Set down the data below in full and exactly, minus the pictures.

> Records provided
------------------------------------

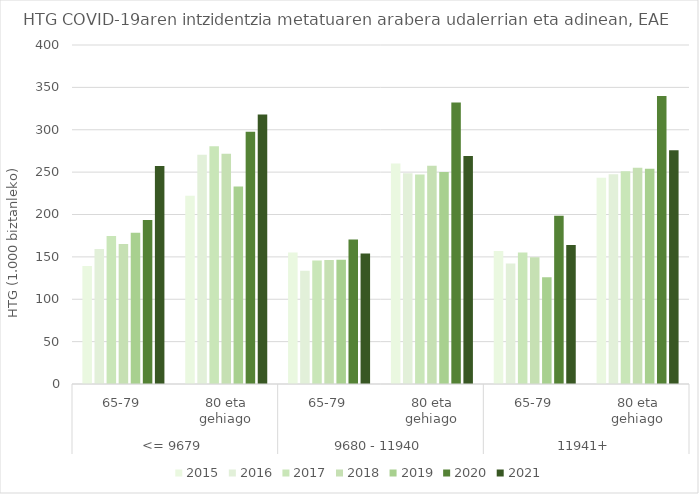
| Category | 2015 | 2016 | 2017 | 2018 | 2019 | 2020 | 2021 |
|---|---|---|---|---|---|---|---|
| 0 | 139.303 | 159.383 | 174.497 | 165.138 | 178.404 | 193.548 | 257.117 |
| 1 | 222.222 | 270.557 | 280.612 | 271.726 | 233.069 | 297.767 | 317.915 |
| 2 | 155.031 | 133.715 | 145.608 | 146.212 | 146.592 | 170.419 | 153.981 |
| 3 | 260.118 | 248.727 | 247.114 | 257.445 | 250.246 | 332.075 | 269.01 |
| 4 | 157.05 | 142.259 | 155.214 | 149.682 | 125.906 | 198.45 | 164.135 |
| 5 | 243.262 | 247.553 | 251.1 | 255.114 | 254.09 | 339.772 | 275.711 |
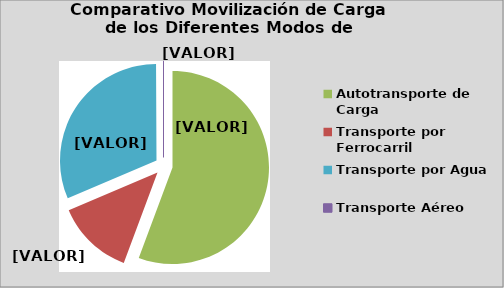
| Category | Series 0 |
|---|---|
| Autotransporte de Carga | 55.686 |
| Transporte por Ferrocarril | 12.896 |
| Transporte por Agua | 31.342 |
| Transporte Aéreo | 0.075 |
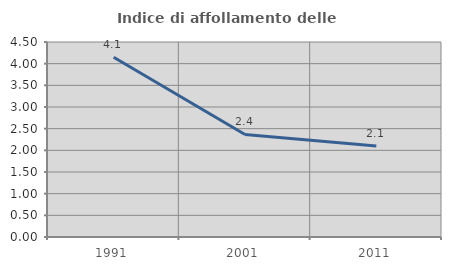
| Category | Indice di affollamento delle abitazioni  |
|---|---|
| 1991.0 | 4.15 |
| 2001.0 | 2.367 |
| 2011.0 | 2.102 |
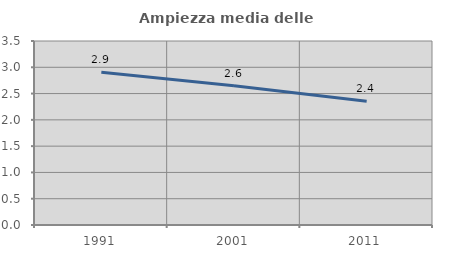
| Category | Ampiezza media delle famiglie |
|---|---|
| 1991.0 | 2.904 |
| 2001.0 | 2.647 |
| 2011.0 | 2.355 |
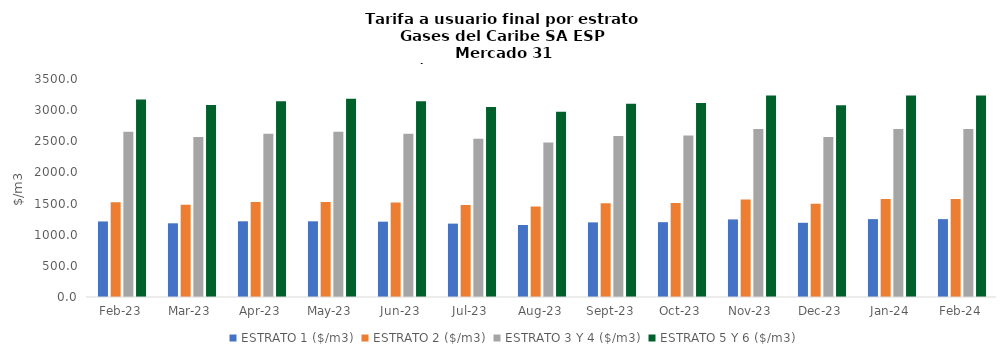
| Category | ESTRATO 1 ($/m3) | ESTRATO 2 ($/m3) | ESTRATO 3 Y 4 ($/m3) | ESTRATO 5 Y 6 ($/m3) |
|---|---|---|---|---|
| 2023-02-01 | 1212.89 | 1521.57 | 2651.33 | 3170.196 |
| 2023-03-01 | 1183.19 | 1482.78 | 2568.94 | 3082.728 |
| 2023-04-01 | 1215.25 | 1524.46 | 2619.03 | 3142.836 |
| 2023-05-01 | 1215.25 | 1524.46 | 2651.33 | 3181.596 |
| 2023-06-01 | 1209.41 | 1517.12 | 2619.03 | 3142.836 |
| 2023-07-01 | 1178 | 1477.97 | 2542.18 | 3050.616 |
| 2023-08-01 | 1155.93 | 1451.92 | 2479.28 | 2975.136 |
| 2023-09-01 | 1198 | 1503.27 | 2586.8 | 3104.16 |
| 2023-10-01 | 1201.13 | 1507.69 | 2594.42 | 3113.304 |
| 2023-11-01 | 1245.69 | 1564.66 | 2697.24 | 3236.688 |
| 2023-12-01 | 1191.7 | 1497.74 | 2567.03 | 3080.436 |
| 2024-01-01 | 1250.09 | 1571.48 | 2695.95 | 3235.14 |
| 2024-02-01 | 1250.09 | 1571.48 | 2695.95 | 3235.14 |
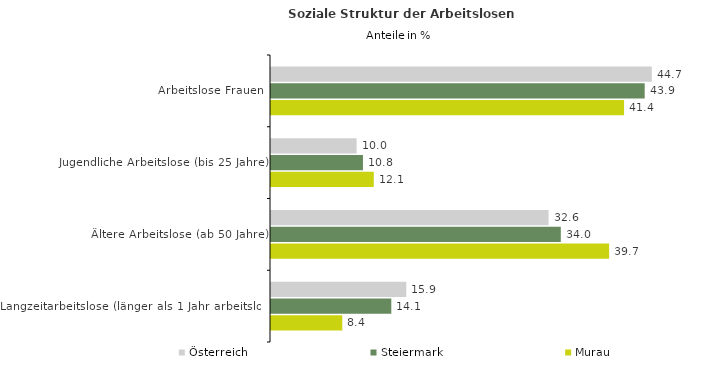
| Category | Österreich | Steiermark | Murau |
|---|---|---|---|
| Arbeitslose Frauen | 44.699 | 43.86 | 41.44 |
| Jugendliche Arbeitslose (bis 25 Jahre) | 10.046 | 10.794 | 12.062 |
| Ältere Arbeitslose (ab 50 Jahre) | 32.578 | 34.015 | 39.689 |
| Langzeitarbeitslose (länger als 1 Jahr arbeitslos) | 15.879 | 14.12 | 8.366 |
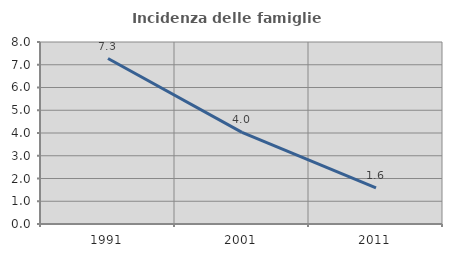
| Category | Incidenza delle famiglie numerose |
|---|---|
| 1991.0 | 7.273 |
| 2001.0 | 4.026 |
| 2011.0 | 1.584 |
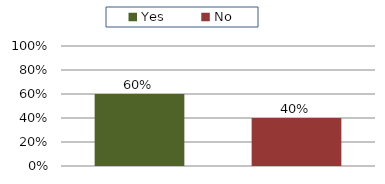
| Category | Total |
|---|---|
| Yes | 0.6 |
| No | 0.4 |

------------------------------------

> Solution for this exercise
| Category | 2015 | 2016 | 2017 | 2018 | 2019 | 2020 | 2021 |
|---|---|---|---|---|---|---|---|
| 0 | 139.303 | 159.383 | 174.497 | 165.138 | 178.404 | 193.548 | 257.117 |
| 1 | 222.222 | 270.557 | 280.612 | 271.726 | 233.069 | 297.767 | 317.915 |
| 2 | 155.031 | 133.715 | 145.608 | 146.212 | 146.592 | 170.419 | 153.981 |
| 3 | 260.118 | 248.727 | 247.114 | 257.445 | 250.246 | 332.075 | 269.01 |
| 4 | 157.05 | 142.259 | 155.214 | 149.682 | 125.906 | 198.45 | 164.135 |
| 5 | 243.262 | 247.553 | 251.1 | 255.114 | 254.09 | 339.772 | 275.711 |
| Category | Series 0 |
|---|---|
| Autotransporte de Carga | 55.686 |
| Transporte por Ferrocarril | 12.896 |
| Transporte por Agua | 31.342 |
| Transporte Aéreo | 0.075 |
| Category | Indice di affollamento delle abitazioni  |
|---|---|
| 1991.0 | 4.15 |
| 2001.0 | 2.367 |
| 2011.0 | 2.102 |
| Category | Ampiezza media delle famiglie |
|---|---|
| 1991.0 | 2.904 |
| 2001.0 | 2.647 |
| 2011.0 | 2.355 |
| Category | ESTRATO 1 ($/m3) | ESTRATO 2 ($/m3) | ESTRATO 3 Y 4 ($/m3) | ESTRATO 5 Y 6 ($/m3) |
|---|---|---|---|---|
| 2023-02-01 | 1212.89 | 1521.57 | 2651.33 | 3170.196 |
| 2023-03-01 | 1183.19 | 1482.78 | 2568.94 | 3082.728 |
| 2023-04-01 | 1215.25 | 1524.46 | 2619.03 | 3142.836 |
| 2023-05-01 | 1215.25 | 1524.46 | 2651.33 | 3181.596 |
| 2023-06-01 | 1209.41 | 1517.12 | 2619.03 | 3142.836 |
| 2023-07-01 | 1178 | 1477.97 | 2542.18 | 3050.616 |
| 2023-08-01 | 1155.93 | 1451.92 | 2479.28 | 2975.136 |
| 2023-09-01 | 1198 | 1503.27 | 2586.8 | 3104.16 |
| 2023-10-01 | 1201.13 | 1507.69 | 2594.42 | 3113.304 |
| 2023-11-01 | 1245.69 | 1564.66 | 2697.24 | 3236.688 |
| 2023-12-01 | 1191.7 | 1497.74 | 2567.03 | 3080.436 |
| 2024-01-01 | 1250.09 | 1571.48 | 2695.95 | 3235.14 |
| 2024-02-01 | 1250.09 | 1571.48 | 2695.95 | 3235.14 |
| Category | Österreich | Steiermark | Murau |
|---|---|---|---|
| Arbeitslose Frauen | 44.699 | 43.86 | 41.44 |
| Jugendliche Arbeitslose (bis 25 Jahre) | 10.046 | 10.794 | 12.062 |
| Ältere Arbeitslose (ab 50 Jahre) | 32.578 | 34.015 | 39.689 |
| Langzeitarbeitslose (länger als 1 Jahr arbeitslos) | 15.879 | 14.12 | 8.366 |
| Category | Incidenza delle famiglie numerose |
|---|---|
| 1991.0 | 7.273 |
| 2001.0 | 4.026 |
| 2011.0 | 1.584 |
| Category | Total |
|---|---|
| Yes | 0.6 |
| No | 0.4 |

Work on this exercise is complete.